Sei mesi fa l'Italia era completamente innamorata di Matteo Renzi: con lui il Pd avrebbe di sicuro vinto le elezioni alla grande. Ma pure oggi, e anche domani, egli rappresenterebbe un candidato di certo fortissimo in qualunque nuova elezione.
Le cause della popolarità del sindaco di Firenze sono notissime. All'Italia vecchia e immobile del sempre eguale, all'Italia dell'insipida chiacchiera politica per addetti ai lavori, dell'arabesco concettuale avvitato su se stesso, egli contrappone con la sua figura un Paese giovane, voglioso di muoversi e di mettere nuovamente alla prova le proprie energie, di tentare vie nuove. Che parla senza usare mezze parole.

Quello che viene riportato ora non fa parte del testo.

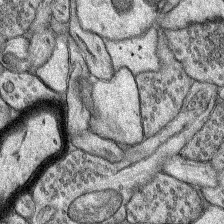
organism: Rat
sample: Hippocampus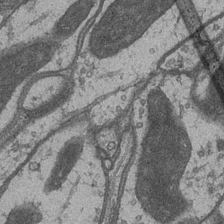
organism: Drosophila
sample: Optic medulla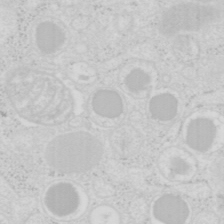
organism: Mouse
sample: Pancreas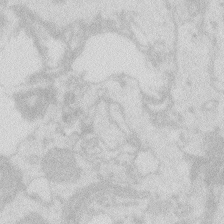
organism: Zebrafish
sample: Macrophage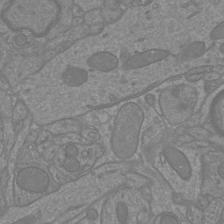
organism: Mouse
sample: Cortical neurons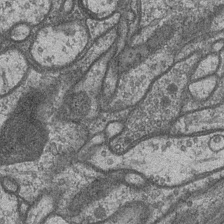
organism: Drosophila
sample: Optic medulla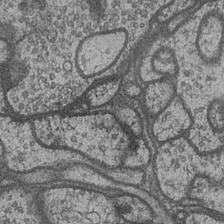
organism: Drosophila
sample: Optic medulla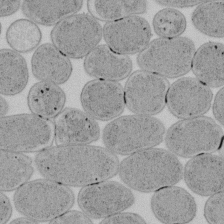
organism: E. coli
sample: Bacterial nucleoid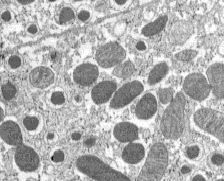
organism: C57BL Mouse
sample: Pancreatic islet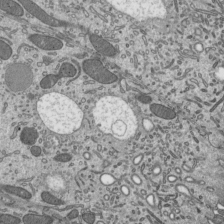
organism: Mouse
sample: Mouse epididymis efferent ductule cilia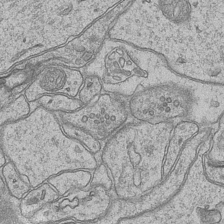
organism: Mouse
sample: CA1 Hippocampus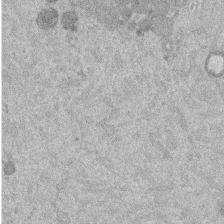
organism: Mouse
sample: Dividing mouse embryo 1 cell stage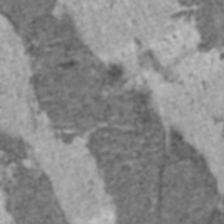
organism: C57BL Mouse
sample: Heart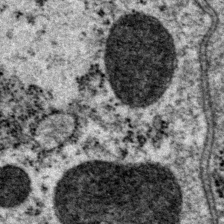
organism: P. pacificus
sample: Pharynx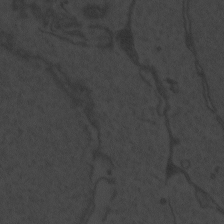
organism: Zebrafish
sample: Macrophage infected with Toxoplasma gondii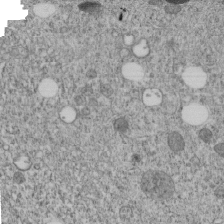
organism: C. elegans
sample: C. elegans embryo early stage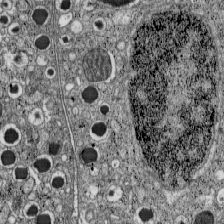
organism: C57BL Mouse
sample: Pancreatic islet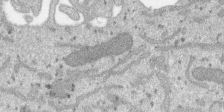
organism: Human
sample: Lung epithelial cells infected with SARS-CoV-2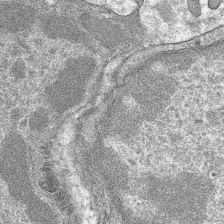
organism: Mouse
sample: Mouse hepatocytes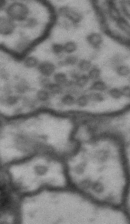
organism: Drosophila
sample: Brain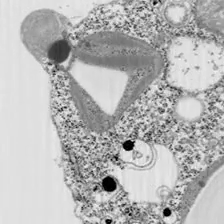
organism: Chlamydomonas reinhardtii
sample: Whole Cell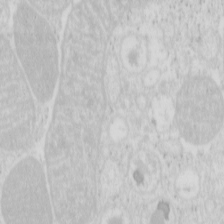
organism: Mouse
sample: Pancreas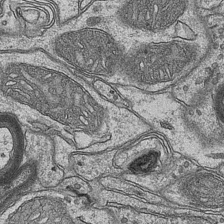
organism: Mouse
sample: CA1 Hippocampus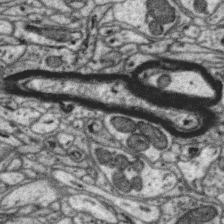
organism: Zebra finch
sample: Brain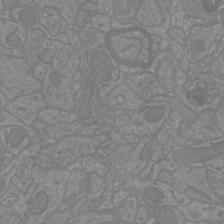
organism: Mouse
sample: Cortical neurons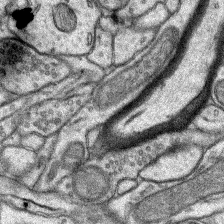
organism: Rat
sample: Hippocampus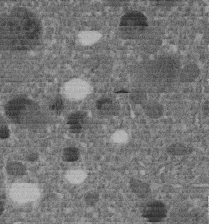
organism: C. elegans
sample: C. elegans embryo early stage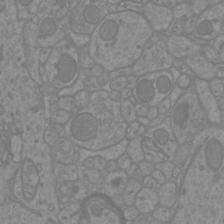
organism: Mouse
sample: Cortical neurons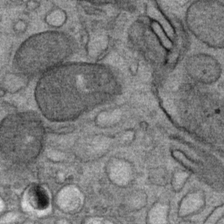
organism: Mouse
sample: Mouse Salivary gland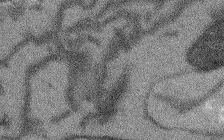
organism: Arabidopsis thaliana
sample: Root tip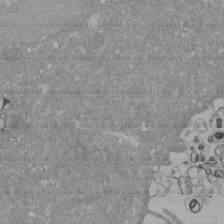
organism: Mouse
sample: ED-1 cell nuclei; centrioles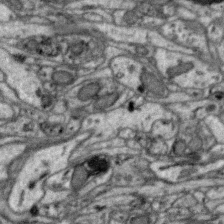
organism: Zebra finch
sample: Brain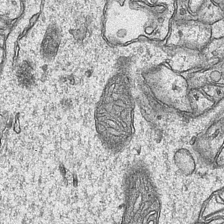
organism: Mouse
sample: CA1 Hippocampus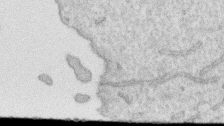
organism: Human
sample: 1205lu cells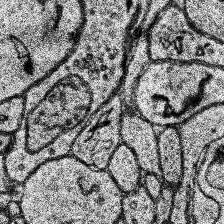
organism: Human
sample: Temporal Lobe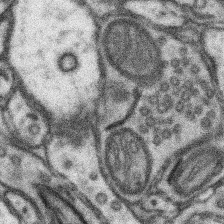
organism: Mouse
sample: Somatosensory cortex neuropil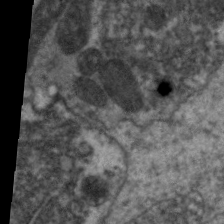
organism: C. elegans
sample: Pharynx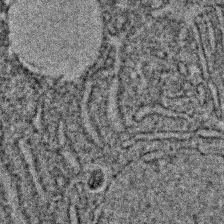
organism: C. elegans
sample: C. elegans embryo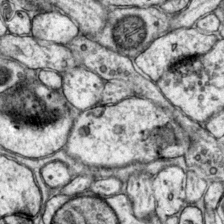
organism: Mouse
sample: Primary visual cortex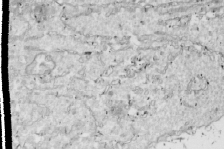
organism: Drosophila
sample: Cell division; meiosis; drosophila spermatocytes

Certo: egli è anche uno portato ad andare a volte oltre il segno, a mostrare un po' troppa disinvoltura e ambizione, a strafare e magari anche un po' a straparlare. Ma al quale tutto si può perdonare grazie a quanto di positivo e di nuovo rappresenta. Perché alla fine, per la maggioranza degli italiani Renzi è questo: la promessa di un cambio di passo, di una rottura, di una reale diversità; una ventata di aria fresca. Per un Paese in crisi non è davvero poco.
Proprio da questo punto di vista appare sostanzialmente incomprensibile quanto egli sta facendo da tre mesi, accettando - e anzi, si direbbe, addirittura sollecitando - di essere coinvolto nelle manovre di un partito, il Pd, che è sì il suo partito, ma che per tantissimi versi è il suo contrario. Un partito vecchio, conteso da anziani oligarchi e quarantenni ribelli ma dell'ultima ora, laddove Renzi è, come che sia, simbolo di una gioventù vera che non ha avuto paura di uscire allo scoperto; un partito campione di conformismo e di omologazione culturale laddove Renzi si fa forte (pure troppo!) della propria spregiudicatezza; il partito di quelli per antonomasia «politicamente corretti» mentre Renzi proprio da costoro è detestato.
È singolare che oggi egli si faccia tentare dall'idea di diventare il segretario di un partito del genere. E dunque s'infili in una trafila quotidiana di trattative e di manovre, di interviste e di dichiarazioni, che hanno il solo effetto di consumarne terribilmente l'immagine. Pur nell'ipotesi che riuscisse a fare il segretario e si andasse entro breve tempo - diciamo un anno - alle elezioni, Renzi, tra l'altro, si troverebbe davanti a un'alternativa comunque scomodissima: o fare la campagna elettorale alla testa di un partito ancora pieno di Rosy Bindi, di Finocchiaro, di Cuperlo e compagnia bella, e magari con un D'Alema passato inopinatamente dal ruolo di Grande Rottamato a quello di Lord Protettore, dunque un partito che sarebbe la smentita vivente di ciò che invece è il suo segretario; ovvero alla testa di un partito da lui appena epurato e rovesciato come un calzino, ma proprio per questo in una difficile fase di riassestamento, ancora né carne né pesce e presumibilmente pieno di rancori più o meno sotterranei. Certo uno strumento inadatto a uno scontro elettorale.
Ma se le cose stanno così non sarebbe assai più conveniente per il sindaco di Firenze stare ad aspettare sotto la tenda? Dopotutto il Pd sa bene che se vuole davvero vincere un'elezione politica altri candidati oltre lui non ci sono (essendo francamente incredibile che a Largo del Nazareno ci sia qualcuno che pensa di convincere gli italiani a farsi governare da Fassina o da Civati). È solo a Renzi che il Pd può ricorrere. E a quel punto egli sarebbe in grado di imporre agevolmente le sue condizioni: sia per il programma che per la composizione delle liste. Quelle condizioni di rottura e di novità che di fronte al deserto e al vecchiume della Destra egli ha saputo rappresentare e in cui il Paese non vuole cessare di sperare.